- Hall said John Hughes wrote the Ferris Bueller role specifically for him.
- The role went to Matthew Broderick when Hall passed due to a scheduling conflict.
- Hall regrets not taking the role — “I thought that would have been a lot of fun,” he told Insider.
Matthew Broderick crafted an iconic role playing the wise-cracking, fourth-wall-breaking high school title character in “Ferris Bueller’s Day Off.” But the role was originally supposed to go to Anthony Michael Hall and the actor is bummed he passed on it.
Back in the late 1980s, there was no hotter writer-director for young people than John Hughes, and Hall was like a son to him as the actor had become a star thanks to Hughes’ movies like “Sixteen Candles” and “The Breakfast Club.”
Hughes’ plan was to have Hall be the lead in his next writing-directing effort, 1986’s “Ferris Bueller’s Day Off.” Hall would play the lead, a high school senior who decides to skip school and go on an elaborate journey around downtown Chicago.
The problem was, Hall was busy.
“Hughes wrote ‘Ferris’ for me,” Hall told Insider while promoting his new movie “Halloween Kills.” “Because of the work he gave me, he gave me a career as a kid, I was busy with other work. So I wasn’t able to do ‘Ferris.'”
Instead, Hall starred in the forgettable action thriller “Out of Bounds” in 1986.
But that wasn’t all. Hughes also wanted Hall to play Philip F. “Duckie” Dale in “Pretty in Pink.” The rom-com classic came out the same year as “Ferris” (Hughes didn’t direct “Pink” he only wrote the screenplay) and Hughes felt Hall was perfect as the geeky guy obsessed with Molly Ringwald’s Andie Walsh character. But, again, he was too busy. The role went to Jon Cryer.
Hall said to this day, out of those two memorable 1980s roles, he regrets not taking Ferris Bueller the most.
“It would be Ferris because what I felt reading ‘Pretty in Pink’ was it felt like a reboot of ‘Sixteen Candles,'” Hall said. “The girl wants the handsome kid and the dorky kid is after her,” he continued. “To me, it was replicating ‘Sixteen Candles.'”
“But I thought there was a real uniqueness to Ferris,” he continued. “I thought that would have been a lot of fun.”
In fact, Hall felt Hughes was priming him for the Bueller role all the way back when he played the wise-cracking geek Ted in “Sixteen Candles.”
“If you think back at ‘Sixteen Candles,’ that scene where I’m with the prom queen and I crash the Rolls-Royce and I break the fourth wall and I look into the camera? There’s the basis for Ferris,” he said. “We discovered him on set together. John would see that would work and that led to him creating a character like Ferris who is always breaking the fourth wall.”
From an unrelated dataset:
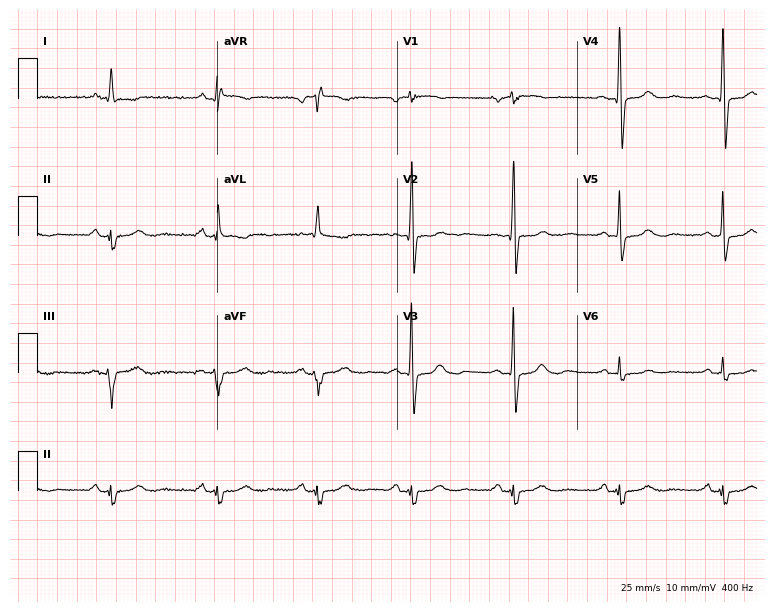
ECG — a 74-year-old female. Screened for six findings — first-degree AV block, right bundle branch block, left bundle branch block, sinus bradycardia, atrial fibrillation, sinus tachycardia — none is recorded. Findings outside these six are not listed.

Sadly, Hall passing on Ferris Bueller and Duckie hurt Hughes so much that Hall said the two lost touch up until his death in 2009.
“It’s one of the saddest things of my life because I loved the guy,” Hall said of losing touch with Hughes. “He was a big brother to me. I spent a lot of personal time with him, I was like his third kid. Back in the day when we did those films I would hang out with him and his wife and two kids so I was their third son in a way. I had a real close relationship with John.”
“He still was a teenager in some regards because he would take things very personal,” Hall continued.
Hall has been working consistently in Hollywood since working with Hughes, but most recently he has found a successful second chapter in his career playing supporting roles in movies like “The Dark Knight,” “Foxcatcher,” and now “Halloween Kills.”